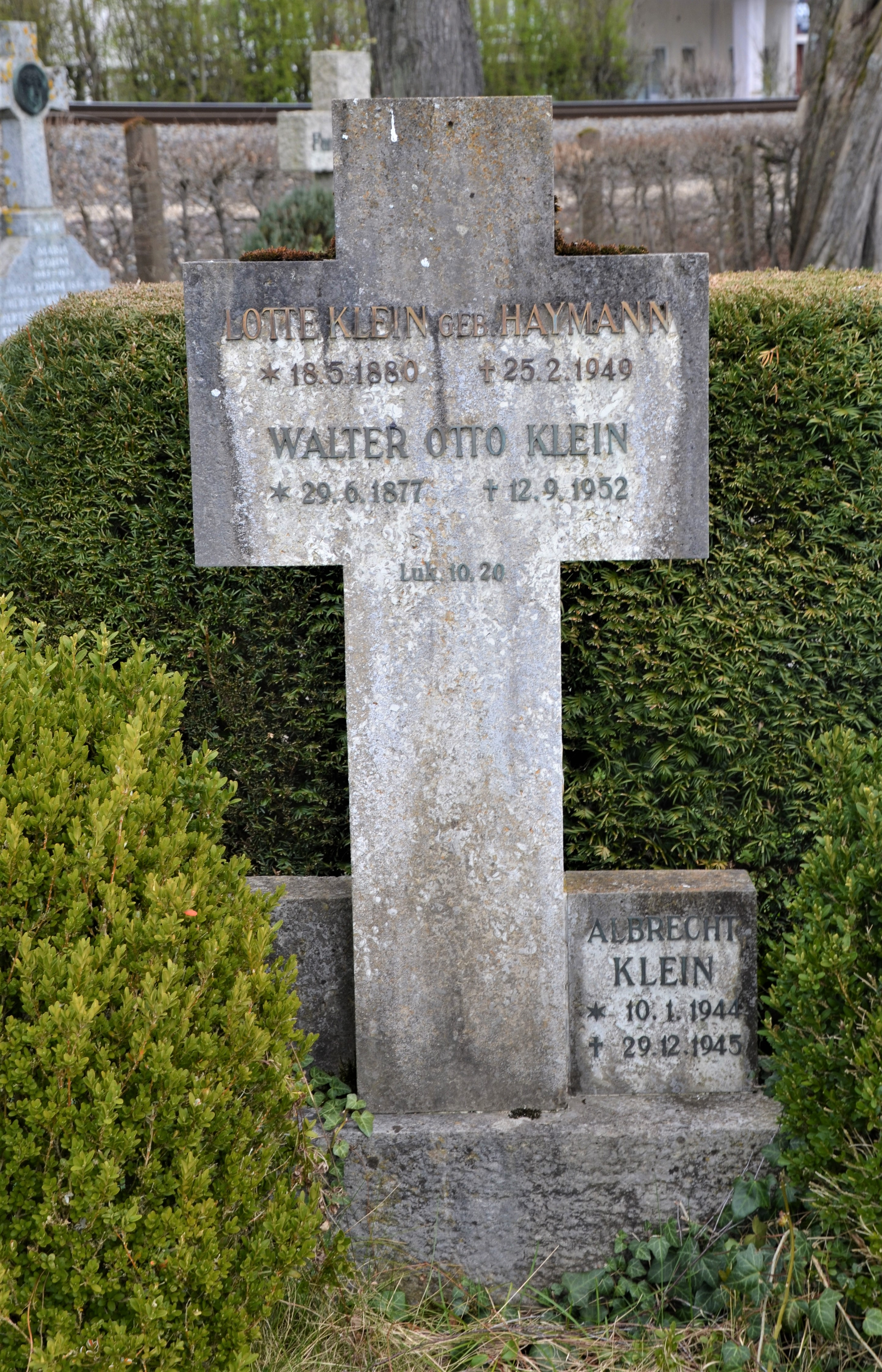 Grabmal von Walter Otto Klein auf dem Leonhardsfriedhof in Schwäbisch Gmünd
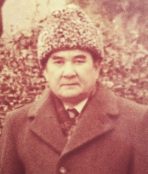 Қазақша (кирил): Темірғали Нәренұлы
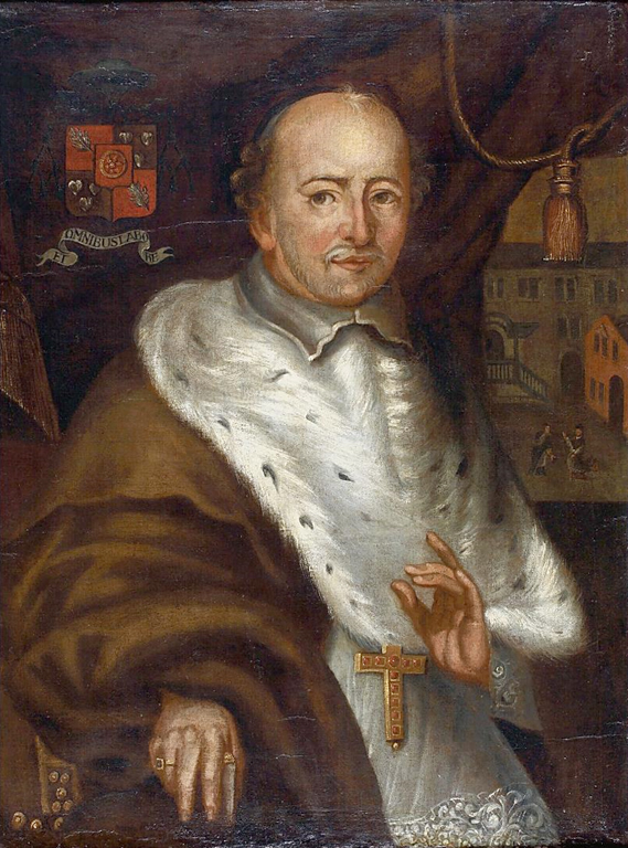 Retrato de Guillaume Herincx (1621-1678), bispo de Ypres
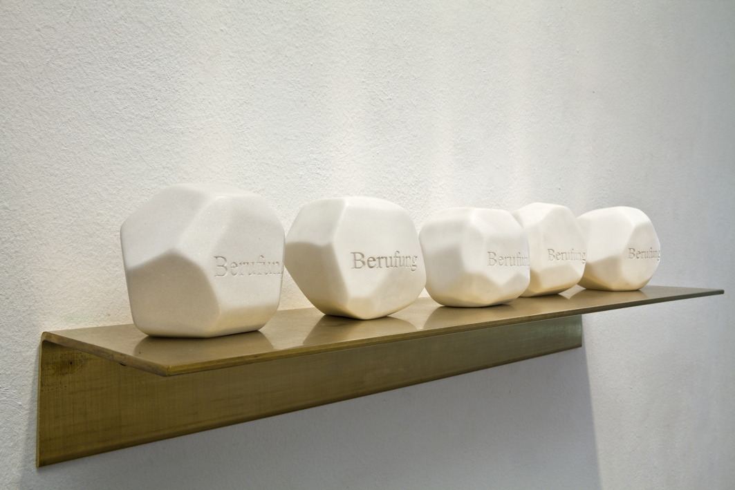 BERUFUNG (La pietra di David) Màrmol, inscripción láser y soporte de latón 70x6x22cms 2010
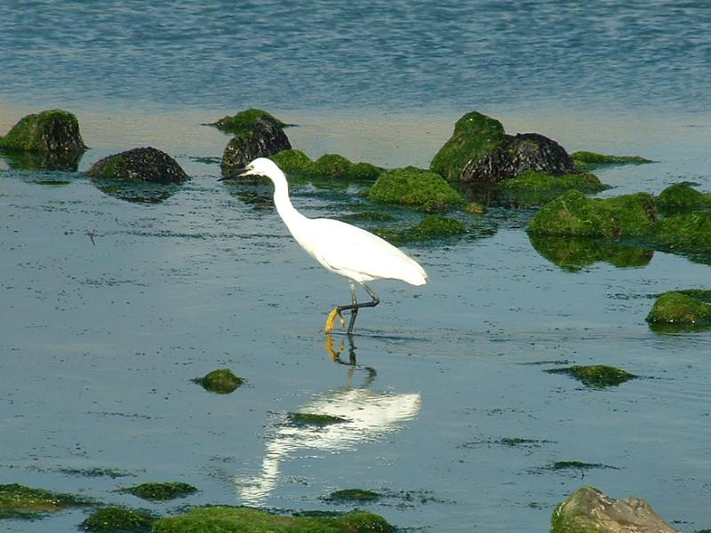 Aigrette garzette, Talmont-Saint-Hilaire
^^^^^^^^^^^^^^^^
REQUIRED WORK: Beginning with the line that contains "Қазақша (кирил): Темірғали Нәренұлы", reproduce every line through the end of the records above exactly, leaving pictures out.

TASK OUTPUT:
 Қазақша (кирил): Темірғали Нәренұлы
 Retrato de Guillaume Herincx (1621-1678), bispo de Ypres
 BERUFUNG (La pietra di David) Màrmol, inscripción láser y soporte de latón 70x6x22cms 2010
 Aigrette garzette, Talmont-Saint-Hilaire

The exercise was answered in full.